● The problem
Only text lines belong in the answer: the lines from the first one in the records through the line with "The bilingual logo", copied exactly.
[Opening Records provided section]
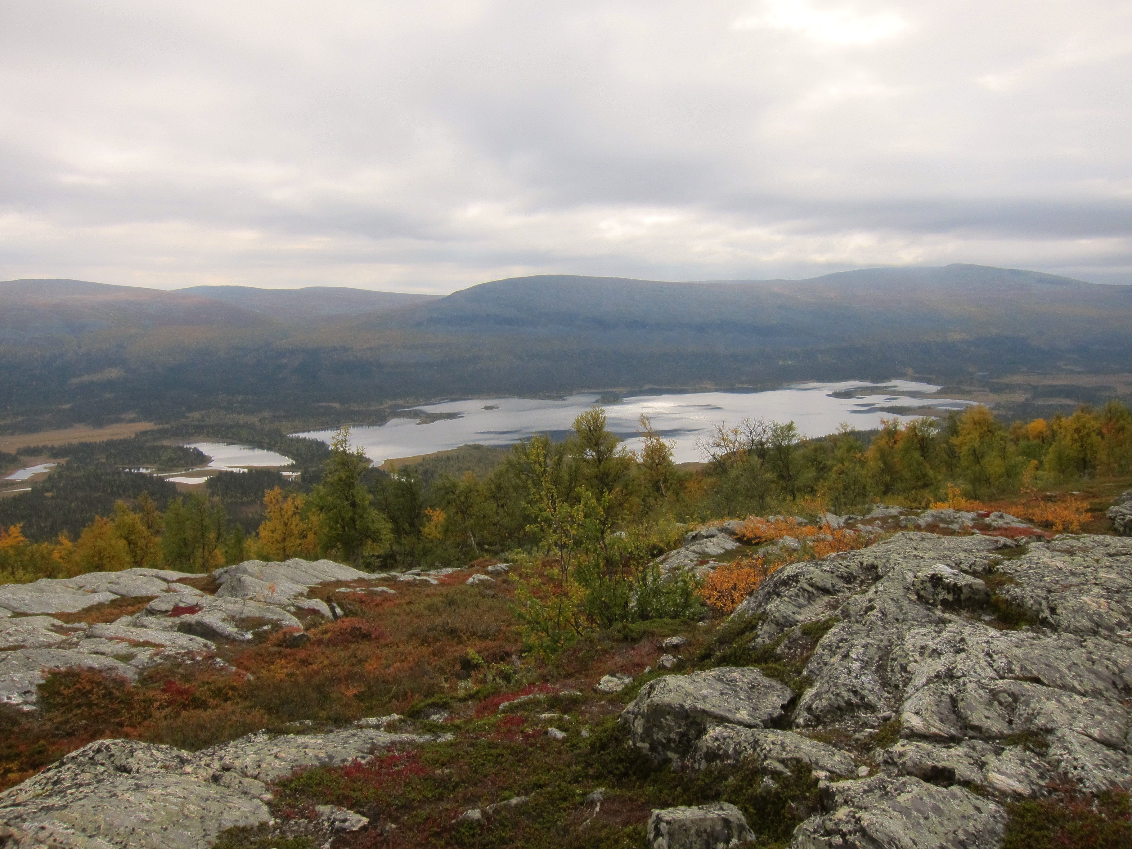 Sjön Rittak sett från kungsleden.
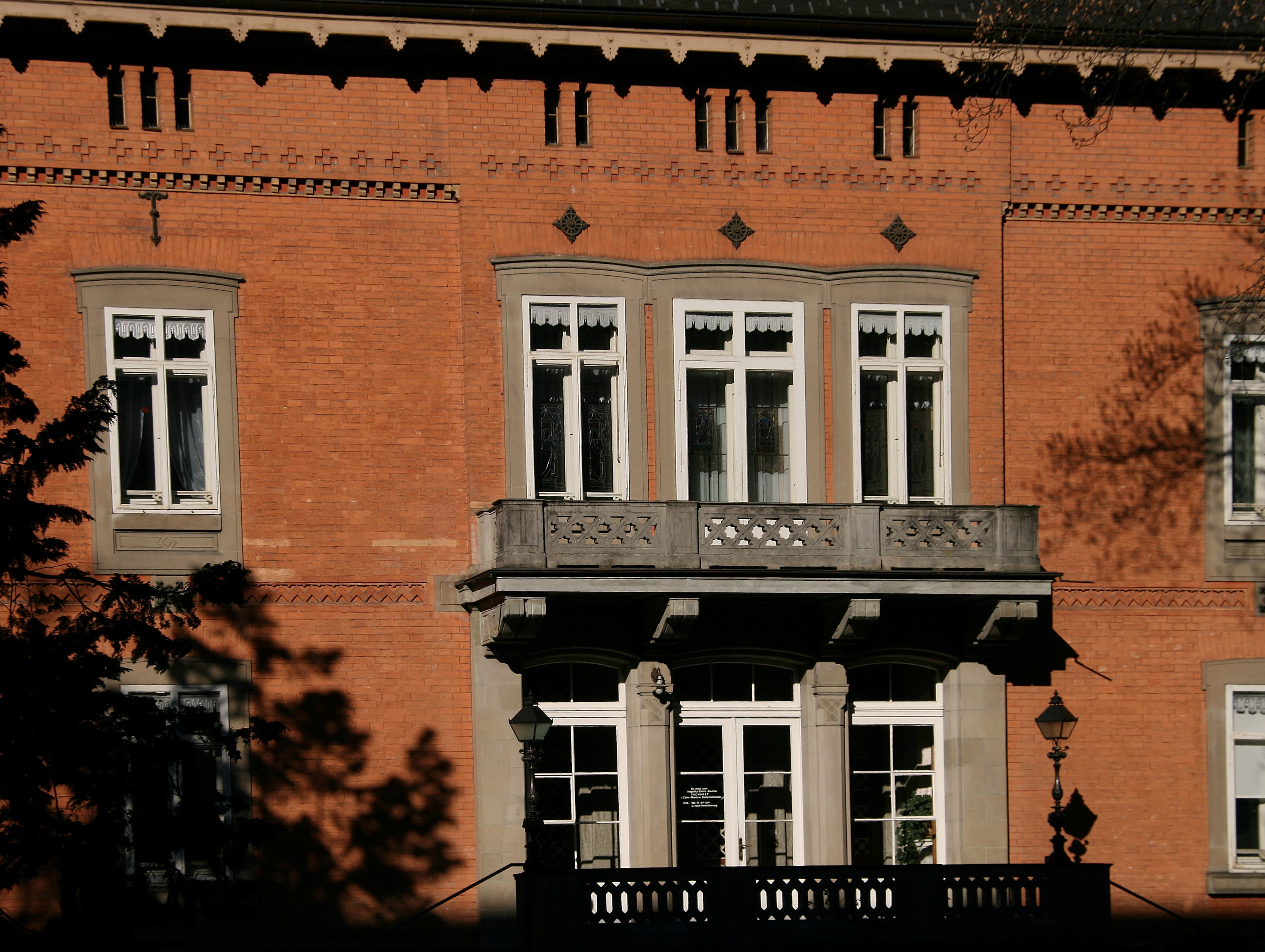 aus dem DEHIO Vorarlberg 1983: Reichsstrasse Nr. 170: Villa Mutter, erbaut 1855/56 von Bauinspektor „Spindler“, die erste bedeutende frühistorische Villenanlage in Vorarlberg. Kubisches Hauptgebäude in parkartigem Garten. Unverputzte Backsteinwände auf Sandsteinsockel, dreiachsiger flacher Mittelrisalit, Terasse mit seitlichen Treppen, Sandsteinbalkon, umlaufende Geschoßtrennung durch Zickzackfries, unter dem Dach Lüftungsschlitze, in den Fenstern Jalousienschabracken aus gepresstem Blech; rückseitig flacher Mittelrisalit mit gekuppelten Fenstern. Originale Ausstattung, im Erdgeschoß straßenseitig repräsentative Suite mit Musikzimmer (Deckenmalerei aus der Bauzeit), Neurenaissance-Kachelöfen, Zinnlavabos, Türen mit Gittern; im Hauptgeschoß Wand- und Deckenmalereien (Ornamentik und Groteske), Stukkaturen, Öfen.*** gesehen in Feldkirch Levis.
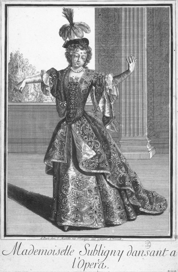 French dancer Marie-Thérèse Perdou de Subligny (1666-1735)
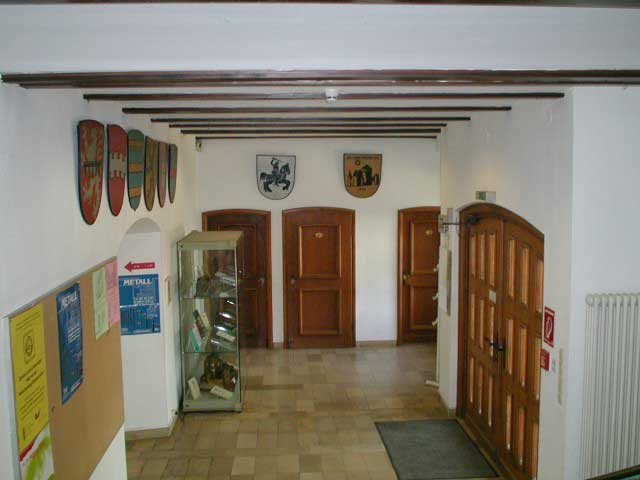 Im_Foyer_der_Burg_von_Stolberg_(Rhld.)
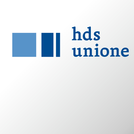 The bilingual logo of the Unione commercio turismo servizi Alto Adige
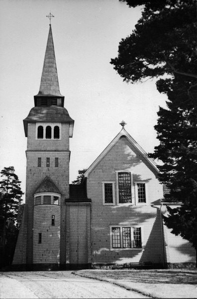 Kyrkan från väster. Före restaurering.
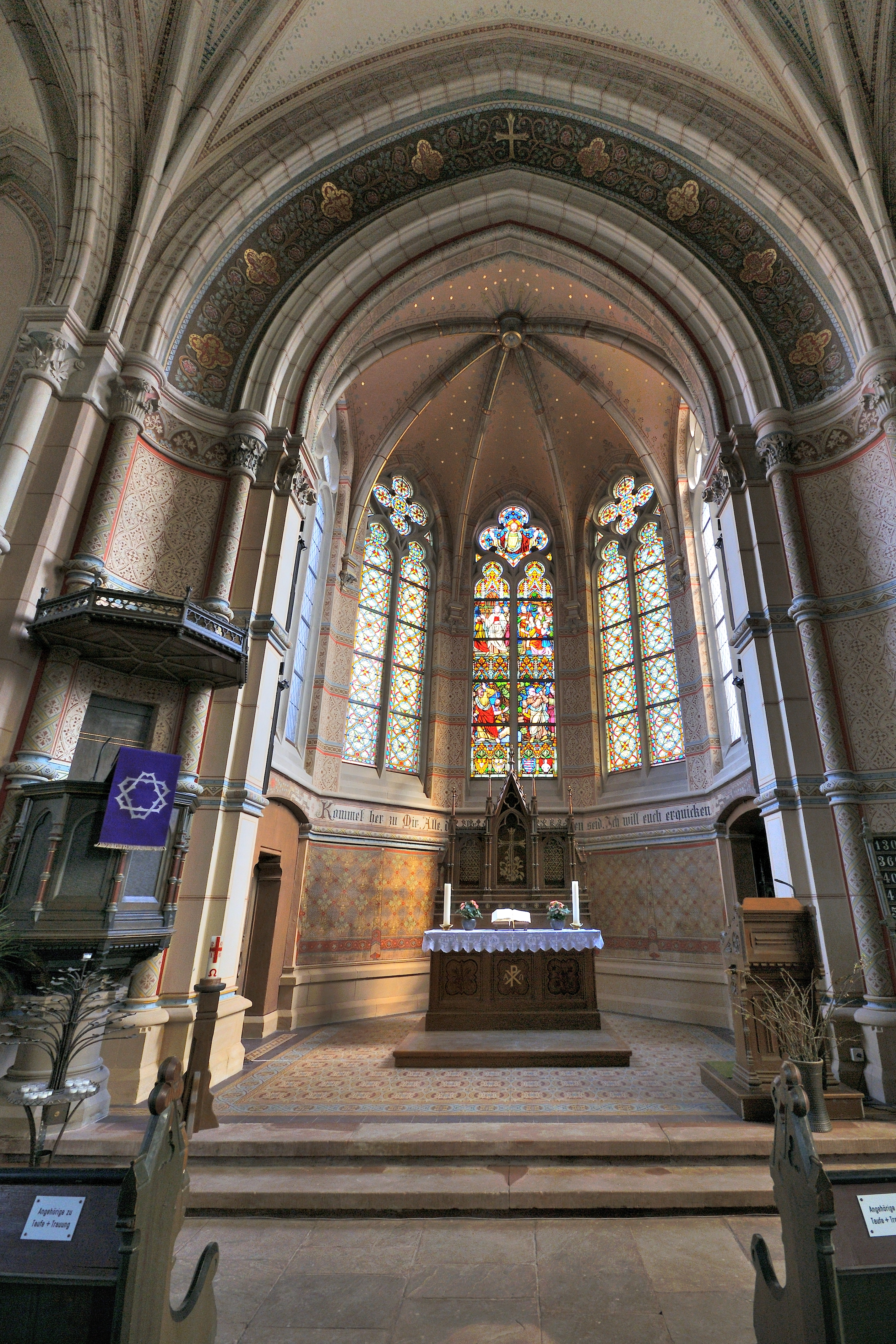 Wanfried, ev. Kirche, Altar nach Renovierung 2010
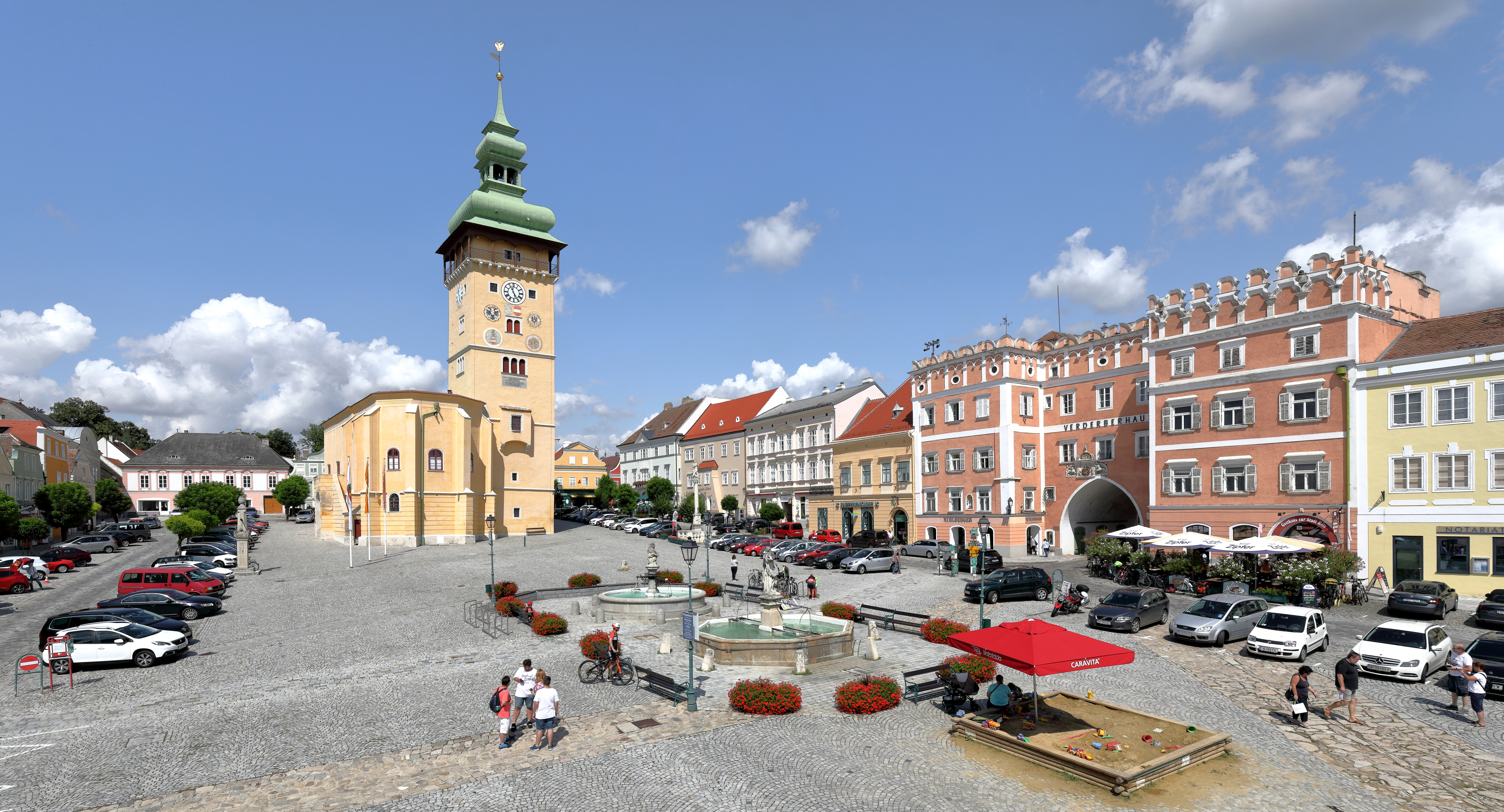 Südostansicht des Hauptplatzes der niederösterreichischen Stadtgemeinde Retz.Der große, rechteckige Platz hat eine Fläche von ca. 1,2 ha. Das ehemalige Rathaus ist der Mittelpunkt. Ursprünglich als gotische Kirche gebaut, blieb sie unvollendet und wurde Mitte des 16. Jahrhunderts zu einem Rathaus mit Rathausturm umgebaut. Weitere bedeutende Bauwerke am Hauptplatz sind das 1576 errichtete Sgraffitohaus, das Verderberhaus (erbaut 1577-1583), die 1744/45 errichtete Dreifaltigkeitssäule. Eine Pest- bzw. Mariensäule (errichtet 1680) und ein Pranger, sowie zwei Brunnen aus dem Ende des 18. Jahrhunderts. Einer mit einem Löwen, der das Stadtwappen hält und der andere mit einer Frauengestalt.
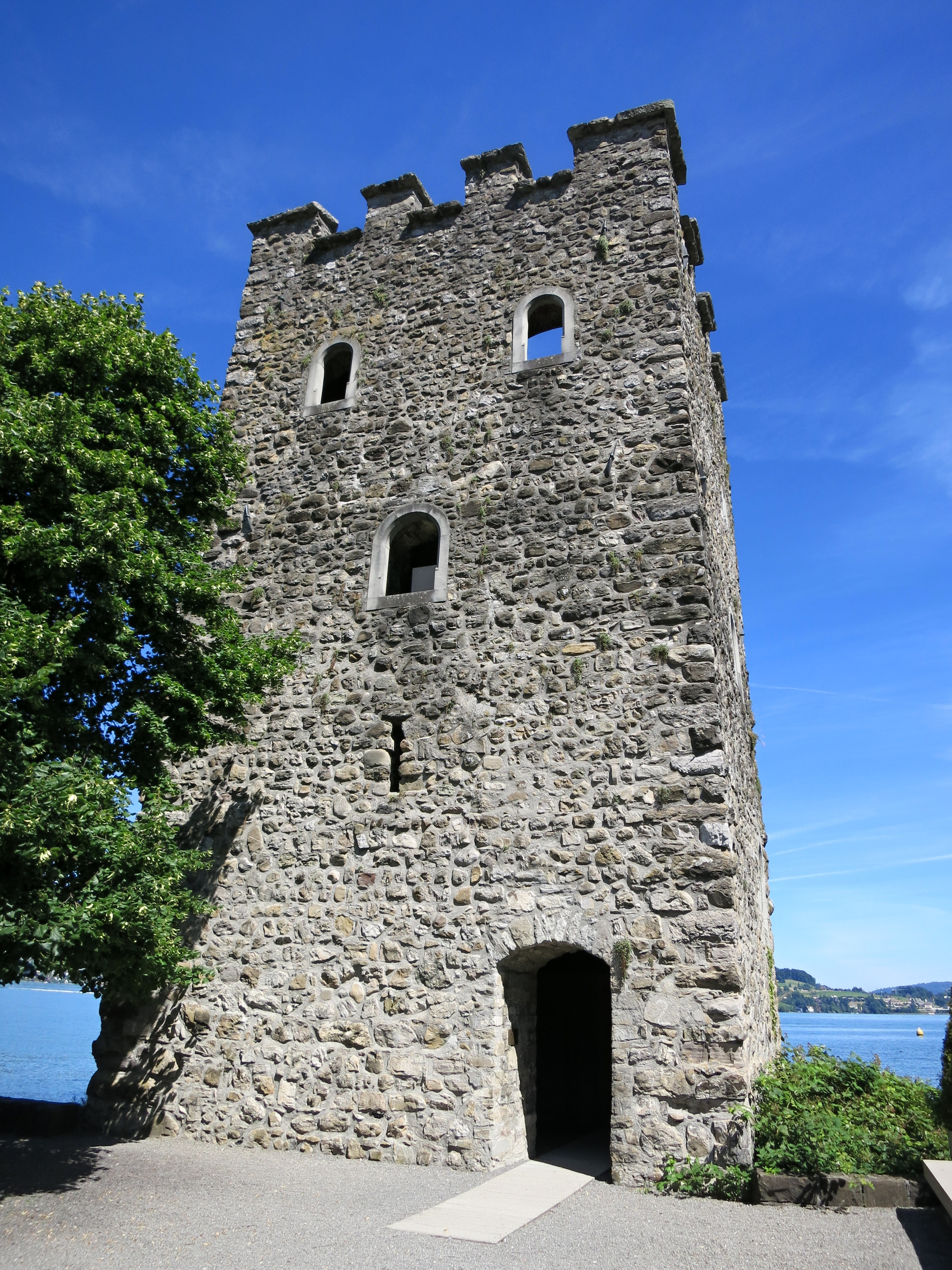 Schnitzturm
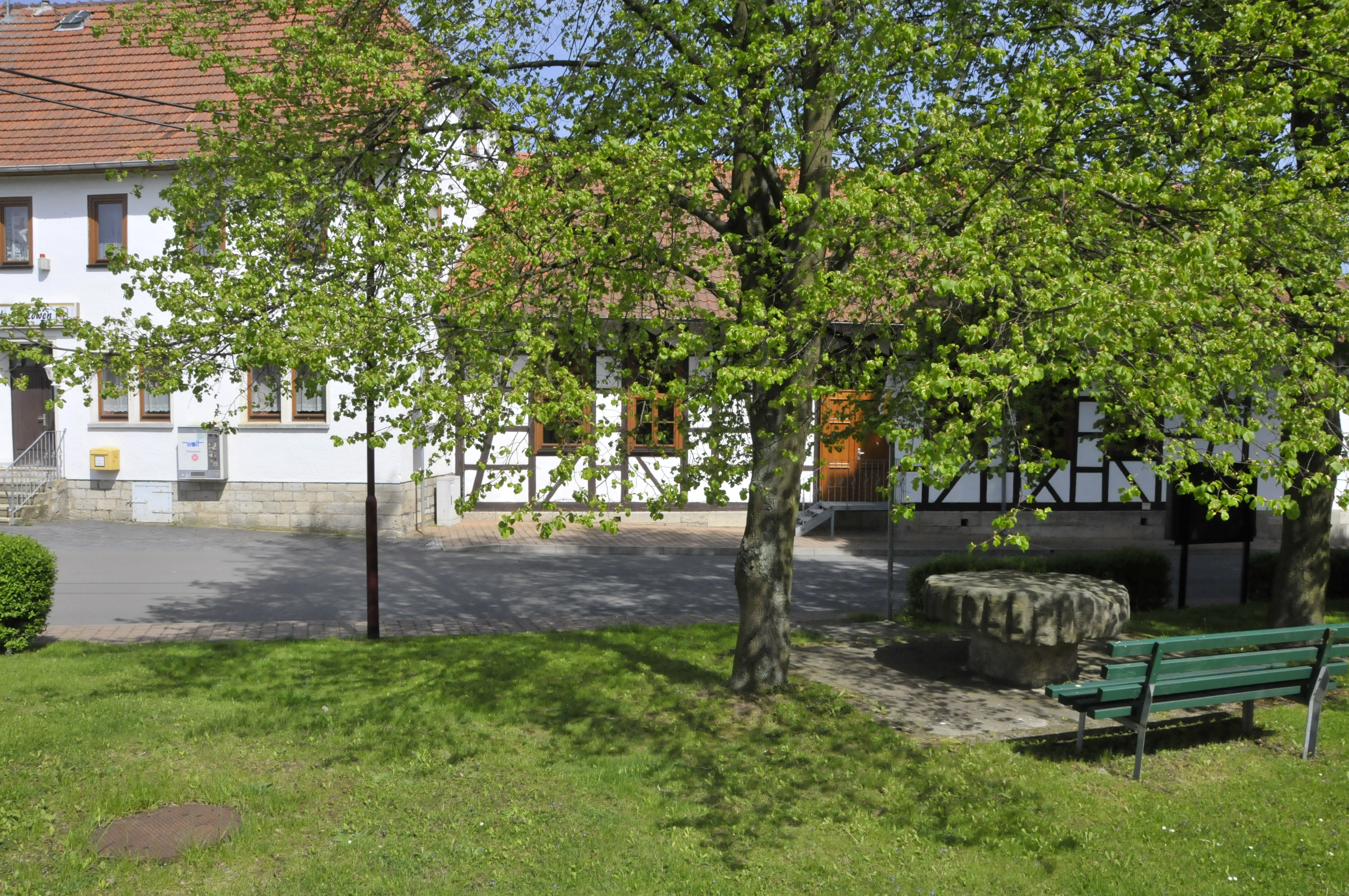 Großurleben, Anger
[Closing Records provided section]
● Response area
 Sjön Rittak sett från kungsleden.
 aus dem DEHIO Vorarlberg 1983: Reichsstrasse Nr. 170: Villa Mutter, erbaut 1855/56 von Bauinspektor „Spindler“, die erste bedeutende frühistorische Villenanlage in Vorarlberg. Kubisches Hauptgebäude in parkartigem Garten. Unverputzte Backsteinwände auf Sandsteinsockel, dreiachsiger flacher Mittelrisalit, Terasse mit seitlichen Treppen, Sandsteinbalkon, umlaufende Geschoßtrennung durch Zickzackfries, unter dem Dach Lüftungsschlitze, in den Fenstern Jalousienschabracken aus gepresstem Blech; rückseitig flacher Mittelrisalit mit gekuppelten Fenstern. Originale Ausstattung, im Erdgeschoß straßenseitig repräsentative Suite mit Musikzimmer (Deckenmalerei aus der Bauzeit), Neurenaissance-Kachelöfen, Zinnlavabos, Türen mit Gittern; im Hauptgeschoß Wand- und Deckenmalereien (Ornamentik und Groteske), Stukkaturen, Öfen.*** gesehen in Feldkirch Levis.
 French dancer Marie-Thérèse Perdou de Subligny (1666-1735)
 Im_Foyer_der_Burg_von_Stolberg_(Rhld.)
 The bilingual logo of the Unione commercio turismo servizi Alto Adige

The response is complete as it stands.